Change order

A change order formally modifies an existing purchase order or contract on its commercial terms: quantity, price, delivery schedule, or scope of work. It is distinct from an engineering change order, which modifies the product's design definition; in practice an ECO frequently triggers a change order to reprice and reschedule the affected parts.

Examples

ECO flows downstream: An ECO moves a bracket from 5052 to 6061 aluminum at revision C. The change order reprices the part from $3.84 to $4.02, pays a $9,500 tooling modification, sets revision C effective at the 14,000-unit break, and dispositions 2,300 obsolete units at material cost.

Schedule pull-in: A buyer needs 8,000 units six weeks early. The change order documents a one-time $6,200 expedite fee and premium freight terms rather than leaving the favor informal, so the next pull-in has a precedent and a price.
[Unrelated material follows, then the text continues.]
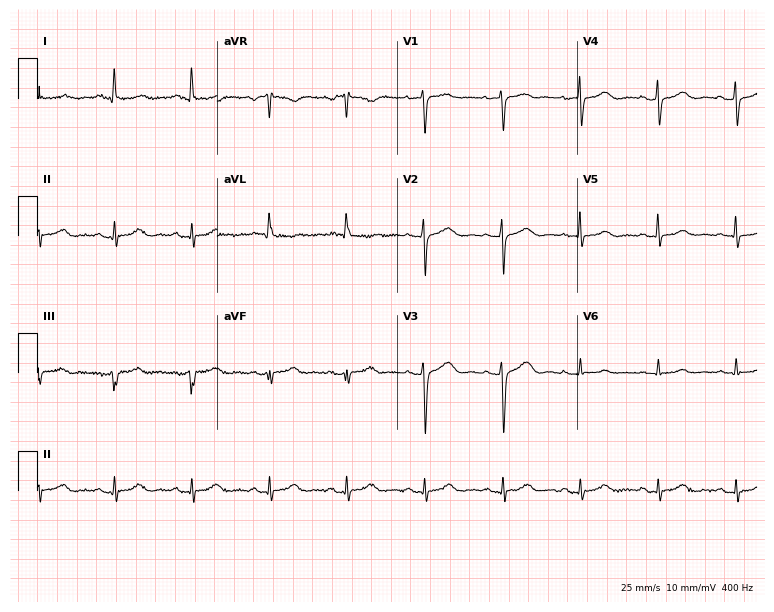
ECG — a 71-year-old female. Screened for six findings — first-degree AV block, right bundle branch block, left bundle branch block, sinus bradycardia, atrial fibrillation, sinus tachycardia — none is recorded. Only these six findings were labelled.

Cumulative creep: A test stand quoted at $310,000 absorbs seven change orders averaging $11,000 over four months. The program tracker shows 25% cost growth, which forces a scope review before change order eight instead of a surprise at final invoice.

Definition

The distinction worth keeping sharp: an engineering change order changes what the part is; a change order changes what the deal is. When engineering revises a drawing, procurement's job is to convert that technical change into a commercial one: new price, effective date, disposition of obsolete inventory, and an amended purchase order.

Discipline lives in three rules. Price the impact before authorizing the work, because a change priced after execution is priced by the supplier alone. Put every change in writing, since verbal changes are how a $40,000 dispute is born. Track cumulative impact: five changes of 2% each is 10% cost growth that no single approval ever saw. On projects and services, tie each change order back to the statement of work so scope growth stays visible against the baseline.

Change orders are also a supplier-side margin strategy. A thin bid followed by aggressive change-order pricing is standard practice in construction and not rare in manufacturing, which is why change pricing rules (labor rates, markups, turnaround times) belong in the original contract and get enforced through routine contract management.